This essay originally ran in September 2020.
If you want to understand Pope Francis, it helps to know tango, soccer lingo, and colloquial Argentinian Spanish. Making sense of Francis, I propose, also requires an ability to think in hyperlinks. In other words, what he says opens paths to multiple references that further enrich and expand possibilities for interpretation. Francis plays with language and space. This is clear from the fact that his first trip outside of Rome was to Lampedusa, and most recently, in the title of his forthcoming encyclical, Fratelli tutti, to be signed in Assisi at the tomb of St. Francis.
There is no doubt about Jorge Bergoglio’s devotion to his medieval muse and namesake. From the moment his papal name was announced, his pontificate has been marked by a series of homages to the saint. Among the more obvious ones are the Umbrian words of the canticle that gave rise to his reflection on the care of creation and our common home in Laudato si’ (2015). A year ago, on the October 4 feast of the saint, the pope consecrated the Synod of Bishops of the pan-Amazon region to Francis. Soon, a much-anticipated encyclical on human belonging and solidarity will be signed on the day that Franciscans celebrate the Transitus of St. Francis, his passing from life through death to eternal life, and released publicly the following day on his feast.
Controversies abound over the title, an expression translated into English as “all brothers.” Franciscan scholars in particular point toward the Admonitions of St. Francis addressed in Latin to his fellow friars, “omnes fratres.” Admonition number 6, said to be the inspiration of the reflections that follow in the encyclical, begins, in its English translation, “Let us all, brothers, consider the Good Shepherd, who to save His sheep bore the suffering of the Cross.” As a direct quote from a document intended for a community of Franciscan friars in the thirteenth century, the reference is part of an in-house conversation. Considering Pope Francis’s memorable metaphor that calls ministers to be shepherds who need to be living with the scent of their sheep, there is definite resonance with what follows in Admonition Six: “The sheep of the Lord followed Him in tribulation and persecution and shame, in hunger and thirst, in infirmity and temptations and in all other ways.” In other words, shepherds who smell like their sheep must share the vulnerabilities, risks, and dangers of the flock. Not to be forgotten in this context are the words of the pope in an interview with Antonio Spadaro just a few months after his election: “I dream of a church that is a mother and shepherdess.”

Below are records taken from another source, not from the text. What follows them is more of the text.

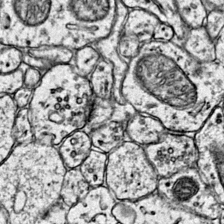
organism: Mouse
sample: Primary visual cortex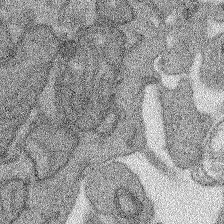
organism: Human
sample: HeLa cells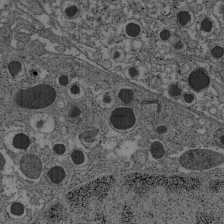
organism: C57BL Mouse
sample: Pancreatic islet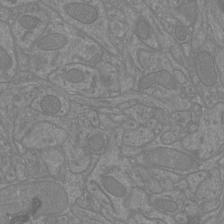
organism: Mouse
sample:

While some have expressed legitimate concerns about the current title, I am intrigued as to why Fratelli tutti will remain in Italian, across all translations, when the Admonitions were composed in Latin. As I wrote earlier this year in my commentary on Querida Amazonia, Francis uses languages to signal intimacy. In a 2014 video to soccer teams participating in the “Match for Peace,” the pope apologized for delivering his message entirely in Spanish. This language, he explained, was the one of his heart, “es el idioma de mi corazón.” Like the upcoming encyclical, his 2020 post-synodal apostolic exhortation bears an untranslated title, Querida Amazonia, in Spanish. I believe that this is one way he communicates how dear this particular place, its issues, and its people are to his heart.